:: Extracted records ::
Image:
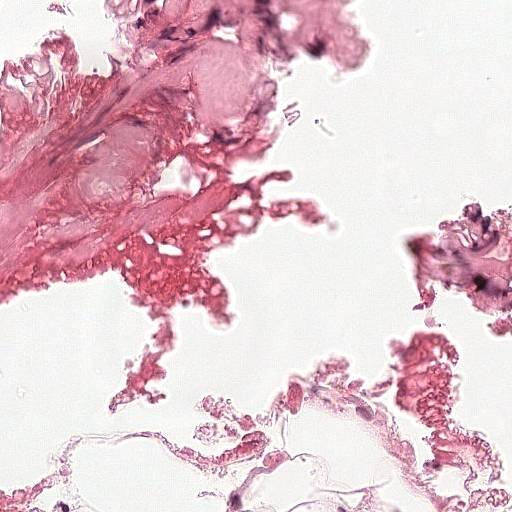
A 0.25-mm field of an H&E-stained sentinel lymph node from a breast-cancer patient (whole-slide image), shown at about 20×, about 0.49 µm per pixel.
Question:
Is any metastatic breast cancer visible in this crop?
Answer:
No. No metastatic tumour is outlined in this field.

:: What you should do ::
Please repeat every record exactly as it stands, leaving out any pictures.

:: Written response ::
Image:
A 0.25-mm field of an H&E-stained sentinel lymph node from a breast-cancer patient (whole-slide image), shown at about 20×, about 0.49 µm per pixel.
Question:
Is any metastatic breast cancer visible in this crop?
Answer:
No. No metastatic tumour is outlined in this field.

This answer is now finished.